* Exercise *
Print, exactly as they stand, the lines below from the one that has "famiglie numerose |" to the one that has "118 | 119 |", inclusive, leaving out the pictures.

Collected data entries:
-.-.-
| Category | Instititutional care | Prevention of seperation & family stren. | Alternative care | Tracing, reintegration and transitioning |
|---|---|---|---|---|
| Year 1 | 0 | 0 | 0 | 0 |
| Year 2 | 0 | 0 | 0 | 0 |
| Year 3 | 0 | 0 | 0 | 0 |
-.-.-
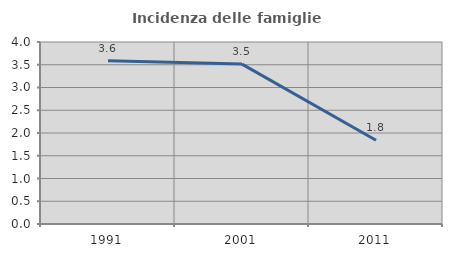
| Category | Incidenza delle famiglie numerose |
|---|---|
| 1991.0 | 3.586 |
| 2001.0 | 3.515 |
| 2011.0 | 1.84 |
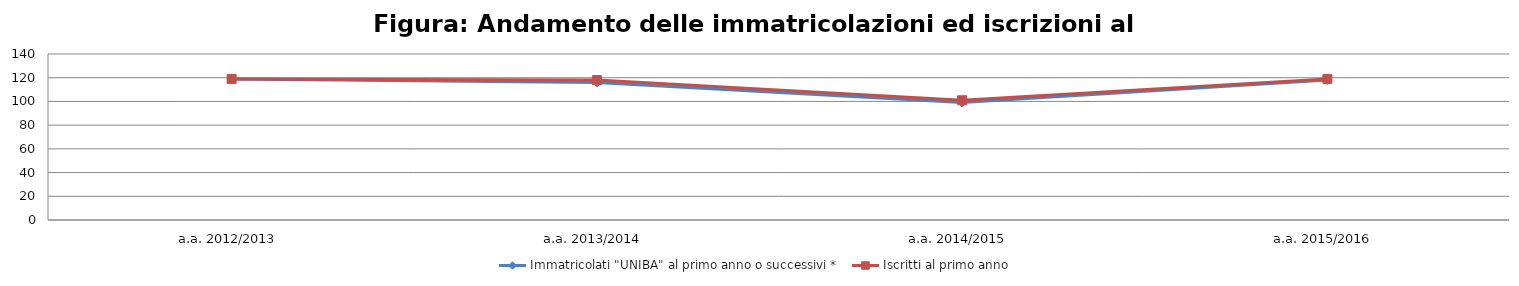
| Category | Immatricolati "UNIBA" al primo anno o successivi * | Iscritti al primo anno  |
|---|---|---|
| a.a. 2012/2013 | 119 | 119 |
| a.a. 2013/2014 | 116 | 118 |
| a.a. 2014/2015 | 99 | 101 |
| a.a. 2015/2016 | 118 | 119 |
-.-.-
* Output for this exercise *
| Category | Incidenza delle famiglie numerose |
|---|---|
| 1991.0 | 3.586 |
| 2001.0 | 3.515 |
| 2011.0 | 1.84 |
| Category | Immatricolati "UNIBA" al primo anno o successivi * | Iscritti al primo anno  |
|---|---|---|
| a.a. 2012/2013 | 119 | 119 |
| a.a. 2013/2014 | 116 | 118 |
| a.a. 2014/2015 | 99 | 101 |
| a.a. 2015/2016 | 118 | 119 |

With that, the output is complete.